【執筆者】朝水 裕一
「介護施設の種類が多すぎて、どれを選べばいいのかわからない」「介護保険は利用できるのだろうか?」介護施設の利用を検討する際、このような悩みを抱える方は多いのではないでしょうか。
介護施設は利用するご本人・ご家族の状態や目的に合わせて選ぶため、それぞれの特徴を理解しておく必要があります。
この記事では、介護保険を利用できる介護保健施設のほか、その他の施設の特徴などを解説します。ぜひ最後までお読みいただき、介護施設を選ぶ際の参考にしてください。
介護施設の分類
介護施設にはさまざまな種類がありますが、介護保険を利用できる介護保険施設と、民間企業が運営する介護施設に分類されます。
介護保険施設は、地方自治体や社会福祉法人などが運営する施設です。介護保険制度に基づいてサービスが提供されるため、費用負担が比較的抑えられる傾向にあります。ただし、入居までの待機期間が長かったりするケースも少なくありません。

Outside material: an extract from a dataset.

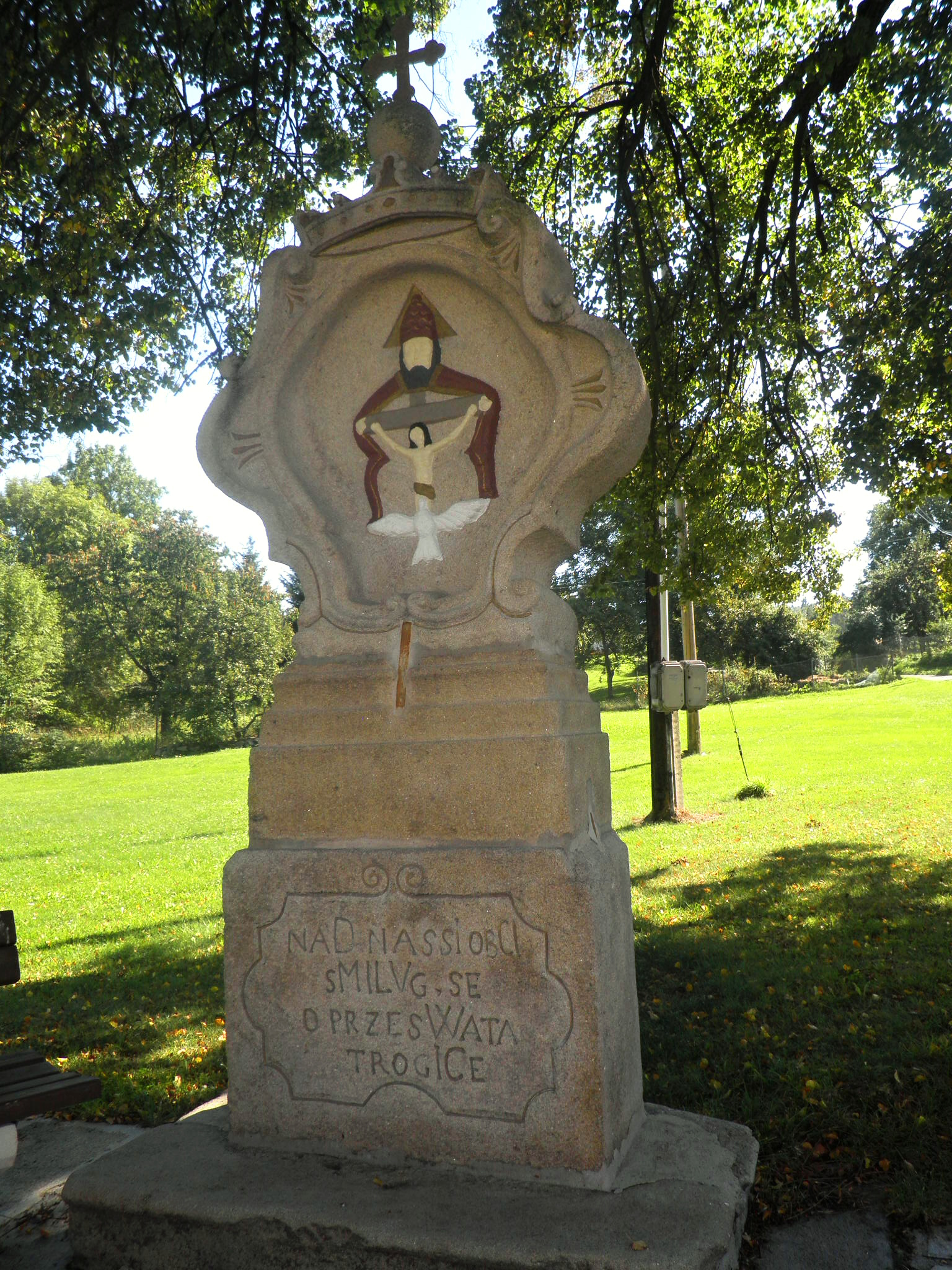 Boží muka, náves, Dobrkovská Lhotka

一方、民間企業が運営する施設は、サービス内容や設備が充実する施設があったり、入居条件も比較的緩やかで選択肢が幅広い点が特徴です。
介護保健施設の種類や特徴について
介護保健施設には、介護老人福祉施設(特別養護老人ホーム、特養)、介護老人保健施設(老健)、介護医療院の3種類があります1〜4。
種類 |
特徴 |
入居条件 |
費用に関して |
介護老人福祉施設(特別養護老人ホーム、特養) |
・常に介護が必要な方が入所する ・入浴、食事といった日常生活上の支援、機能訓練、療養上の世話などを行う |
要介護3以上の方(原則) |
・介護保険1割、2割または3割負担 |
介護老人保健施設(老健) |
・在宅生活への復帰を目指す施設 |
要介護1以上の方 |
・介護保険1割、2割または3割負担 |
介護医療院 |
・長期的な医療と介護が必要な方のための施設 ・療養上の管理、看護、介護、機能訓練、その他必要な医療と日常生活に必要なサービスなどを提供 ・介護医療院は入所対象者の状態によってⅠ型とⅡ型に分かれる |
要介護1以上の方 |
・介護保険1割、2割または3割負担 |
介護老人福祉施設(特別養護老人ホーム、特養)
介護老人福祉施設(特別養護老人ホーム、特養)は、要介護3以上の認定を受け、認知症や寝たきりなど、常に介護が必要な方のための施設です。食事、入浴、排泄といった日常生活全般の介護や健康管理に関するサービスを提供しています1, 2。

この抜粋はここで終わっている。